Eggers continued to receive commissions from local and foreign patrons, both aristocratic as civil. The Elector of Brandenburg as well as Prince John Maurice remained important patrons. He made alterations to the tomb of Carl Hieronymus Baron of In- en Kniphuizen and Anna van Ewsum made by Rombout Verhulst in the Dutch Reformed church in Midwolde. He added a statue of Georg Wilhelm van In- en Kniphuizen, Anna's second husband. In 1687 and 1688 he worked in Berlin to complete marble statues of twelve Electors of Brandenburg and four ancient and medieval emperors for the Berlin Palace.

It is believed he died before 23 February 1692, probably in Amsterdam.

==Works==
Eggers was a versatile sculptor who worked in marble, stone and terracotta. He created mainly portrait statutes of contemporary sitters or historical figures, decorative architectural elements and statues, funerary sculptures, reliefs and statues of children and allegorical, biblical and mythological sculptures.

The monument of Jacob van Wassenaer Obdam was one of his early masterpieces that secured him many of his subsequent commissions.
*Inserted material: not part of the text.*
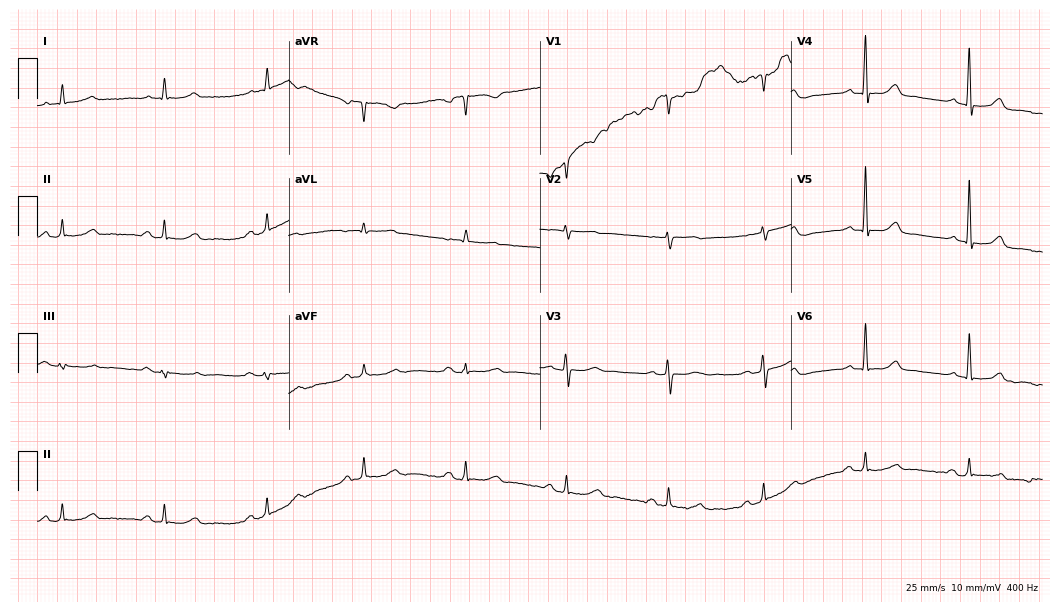
Electrocardiogram, a 73-year-old woman. Overall reading on record: normal ECG.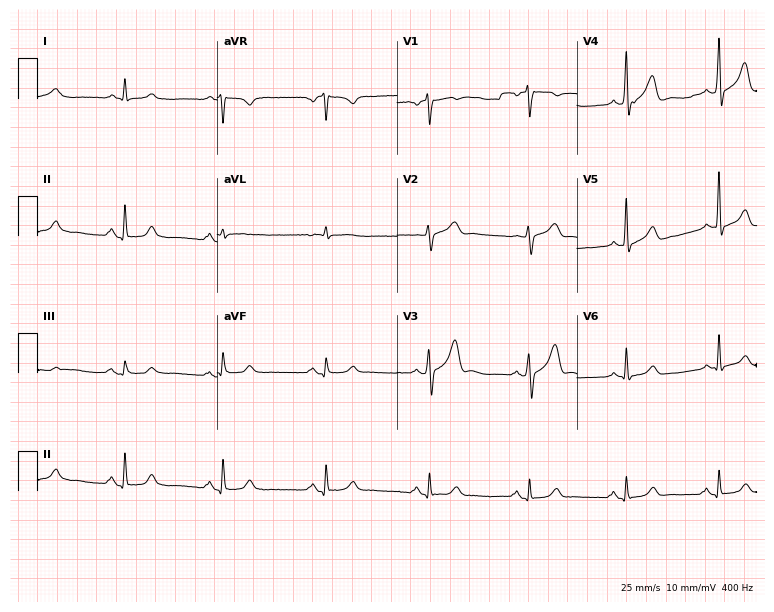
ECG — a 33-year-old female. Screened for six findings — first-degree AV block, right bundle branch block (RBBB), left bundle branch block (LBBB), sinus bradycardia, atrial fibrillation (AF), sinus tachycardia — none is recorded.

It is now believed that posthumous claims that the design for the monument was by Cornelis Moninx and not by Eggers himself are not substantiated. In this commission Eggers chose to use the device of the canopy, which already had been used by Hendrick de Keyser for the tomb of William of Orange. The monument includes a standing portrait of van Wassenaer, thus comparing the admiral with heroes from Antiquity. The figure group behind the hero, consisting of an allegory of Fame and an eagle with a globe and thunderbolts in its claws further emphasizes the notion of an apotheosis of the hero. The monument shows that Eggers was clear about the propagandistic intent of the States General when commissioning the monument as it was to show the heroism of the citizens defending the cause of the Republic as opposed to the power of the aristocratic elite represented by the Stadtholders of Orange. Admiral van Wassenaar's reputation as a hero was intact, as an English tourist's travel diary of 1705 describes him as a valiant hero.